=== DATA EXCERPTS ===
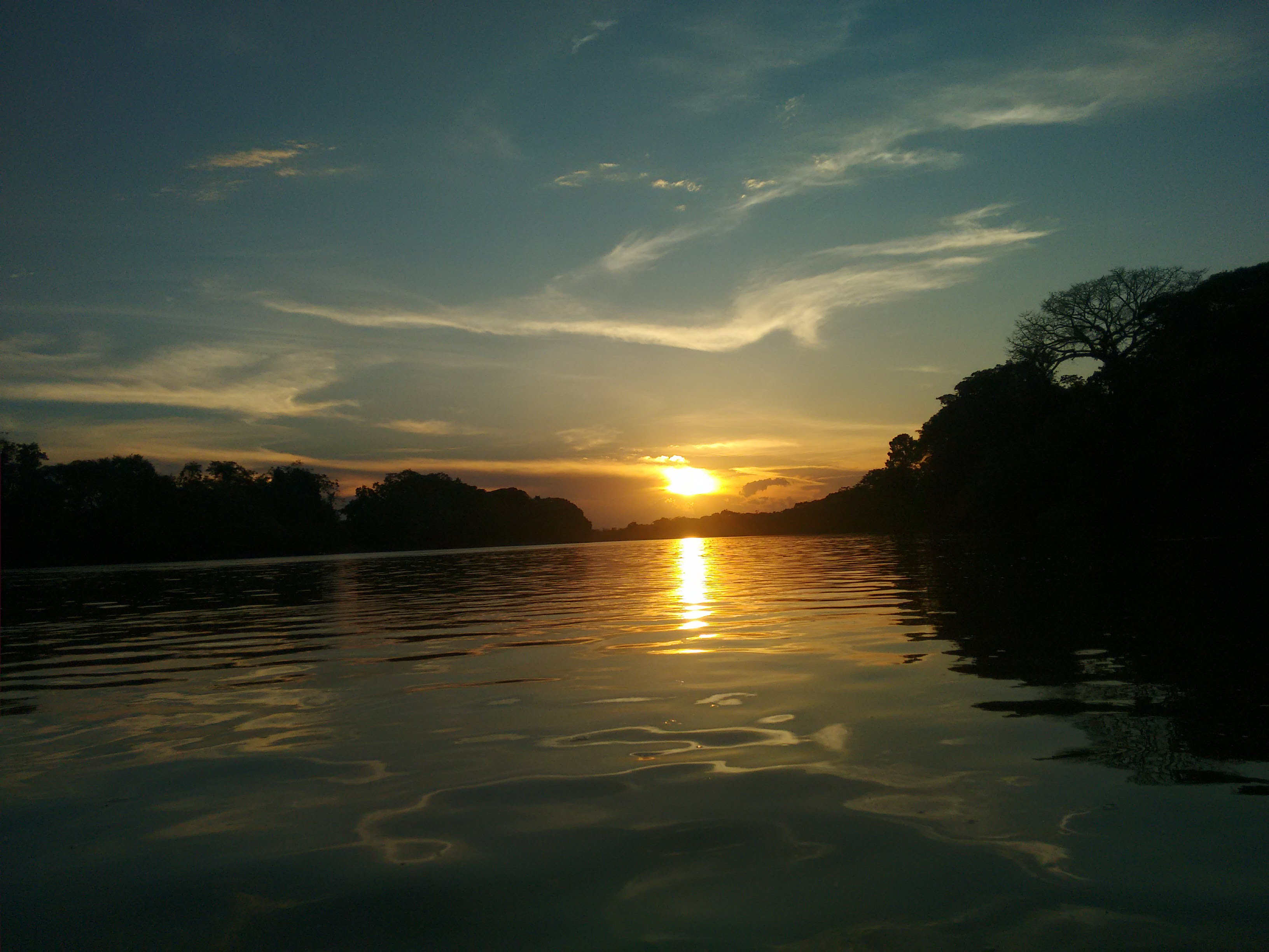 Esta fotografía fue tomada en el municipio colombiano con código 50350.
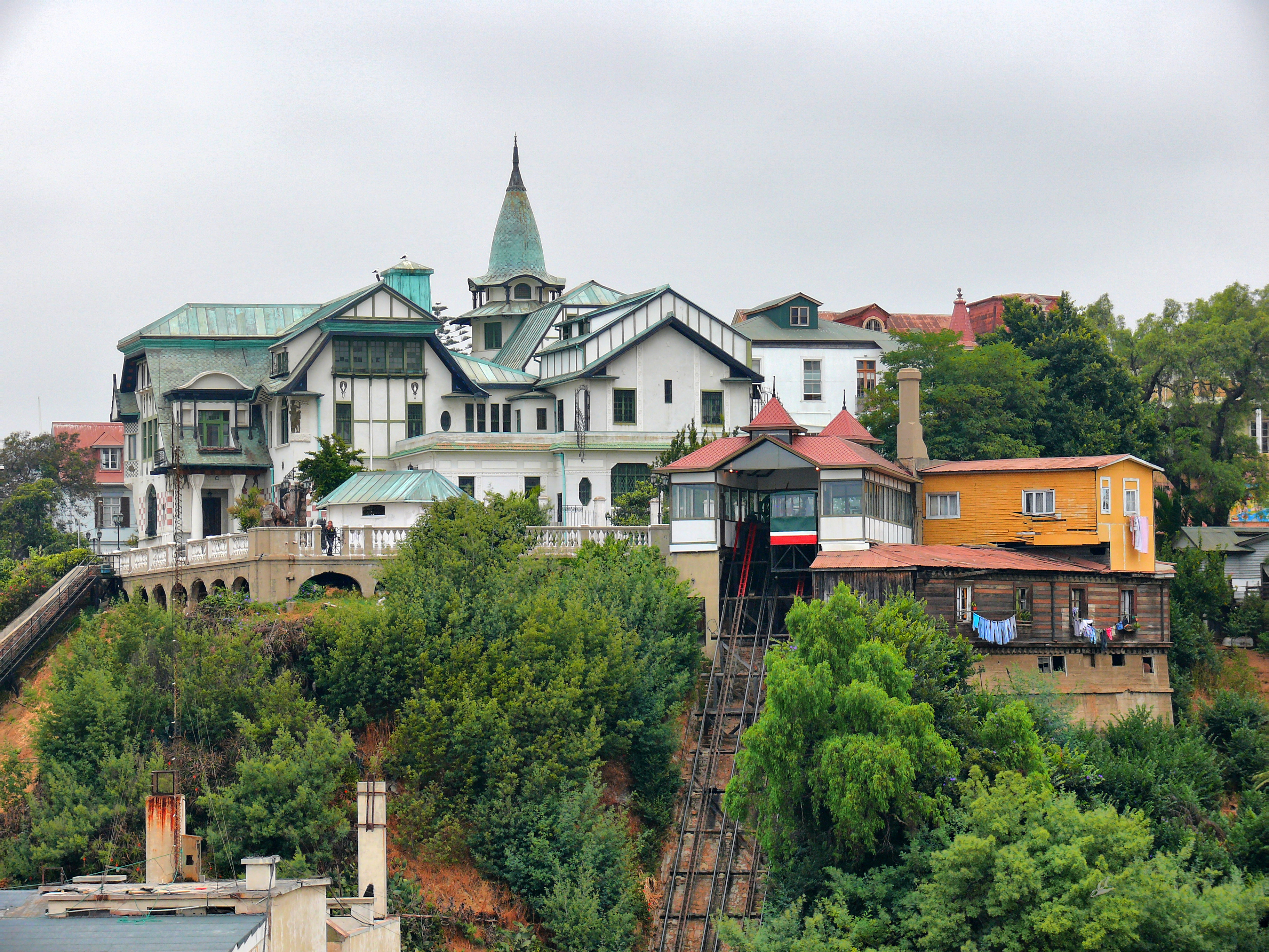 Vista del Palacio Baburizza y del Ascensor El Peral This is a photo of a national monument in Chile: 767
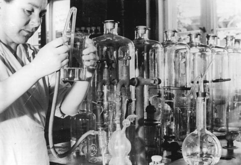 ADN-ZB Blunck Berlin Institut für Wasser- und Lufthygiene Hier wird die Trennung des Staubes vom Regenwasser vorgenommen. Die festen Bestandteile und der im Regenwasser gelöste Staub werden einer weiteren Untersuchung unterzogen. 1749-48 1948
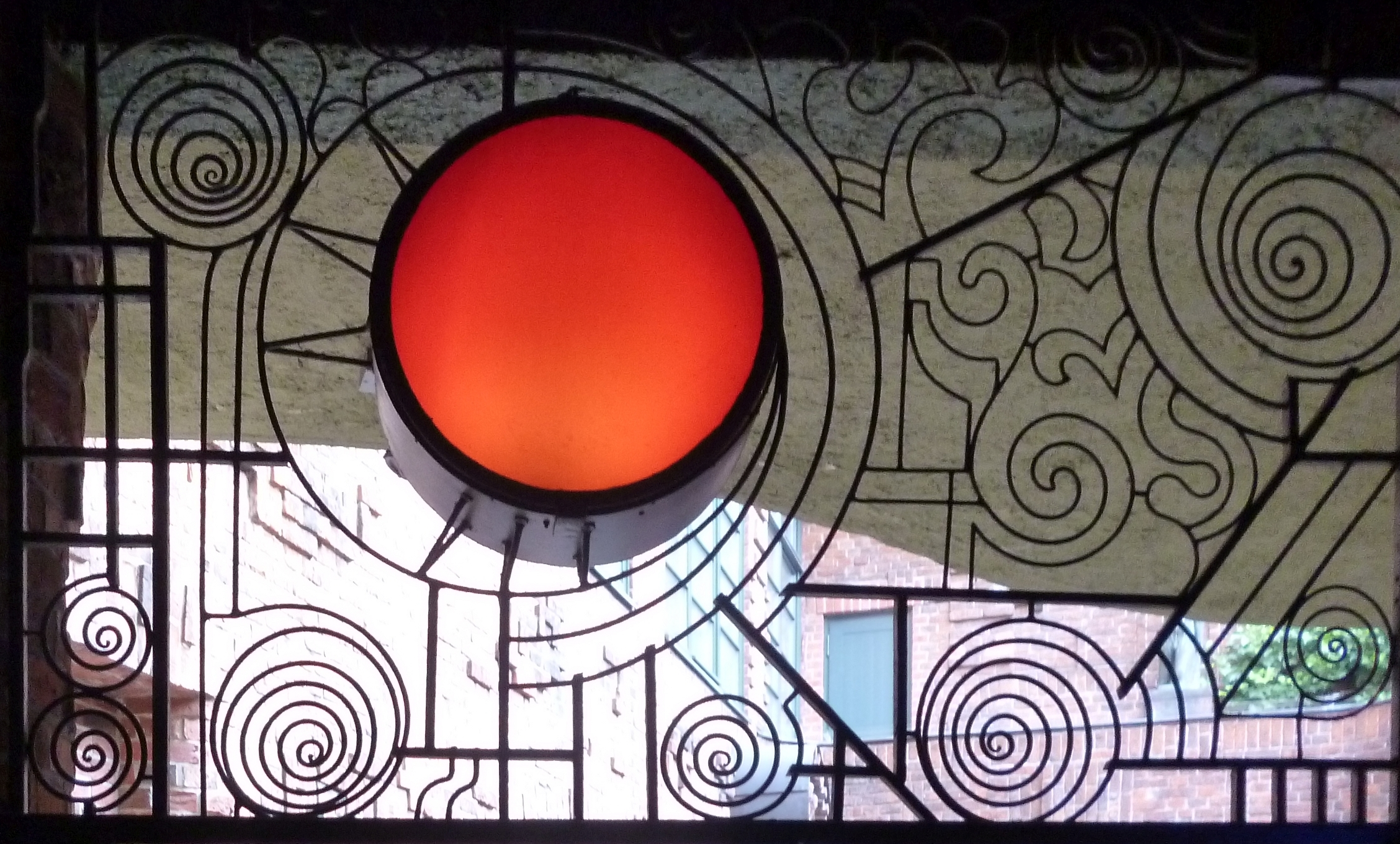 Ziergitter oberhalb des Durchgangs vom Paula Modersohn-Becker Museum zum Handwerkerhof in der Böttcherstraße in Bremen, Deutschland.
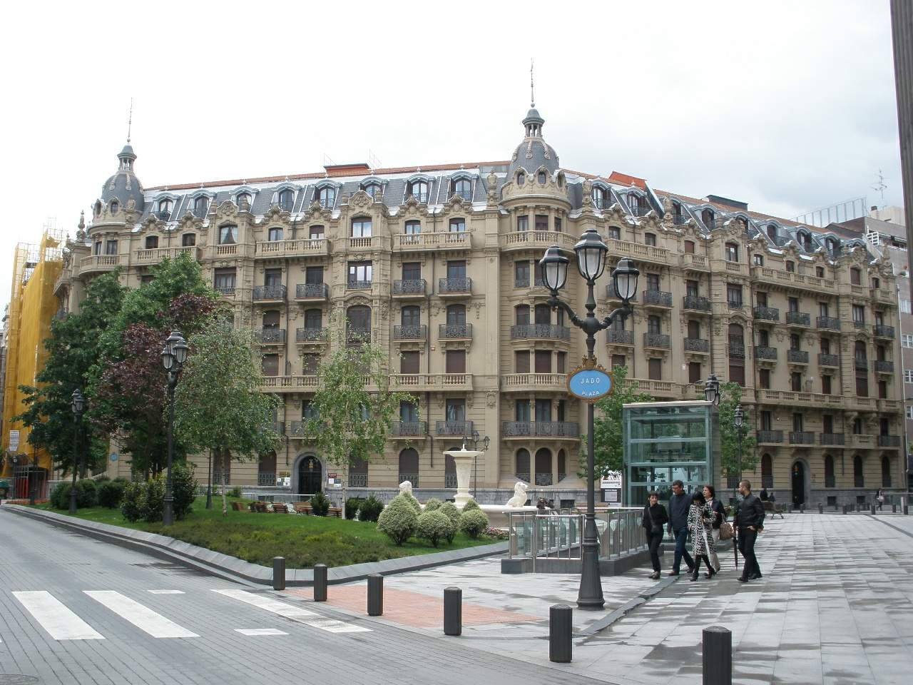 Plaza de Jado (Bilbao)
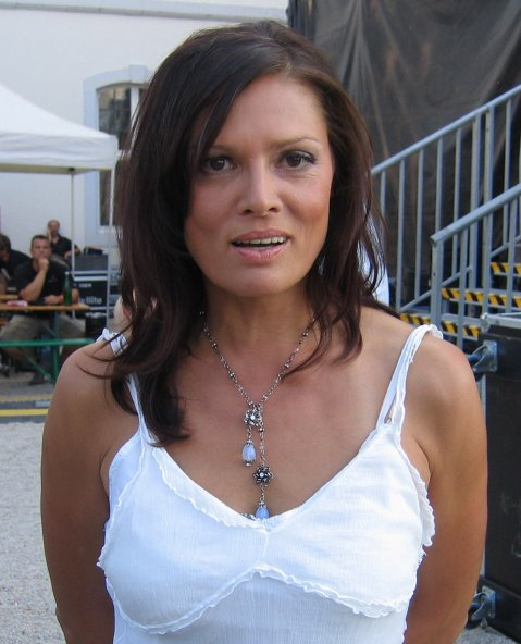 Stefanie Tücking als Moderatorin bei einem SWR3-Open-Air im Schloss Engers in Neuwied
===
■ WHAT IS EXPECTED: Keep the pictures out of your copy, and repeat every entry above exactly.

■ ANSWER TO THIS PROBLEM:
 Esta fotografía fue tomada en el municipio colombiano con código 50350.
 Vista del Palacio Baburizza y del Ascensor El Peral This is a photo of a national monument in Chile: 767
 ADN-ZB Blunck Berlin Institut für Wasser- und Lufthygiene Hier wird die Trennung des Staubes vom Regenwasser vorgenommen. Die festen Bestandteile und der im Regenwasser gelöste Staub werden einer weiteren Untersuchung unterzogen. 1749-48 1948
 Ziergitter oberhalb des Durchgangs vom Paula Modersohn-Becker Museum zum Handwerkerhof in der Böttcherstraße in Bremen, Deutschland.
 Plaza de Jado (Bilbao)
 Stefanie Tücking als Moderatorin bei einem SWR3-Open-Air im Schloss Engers in Neuwied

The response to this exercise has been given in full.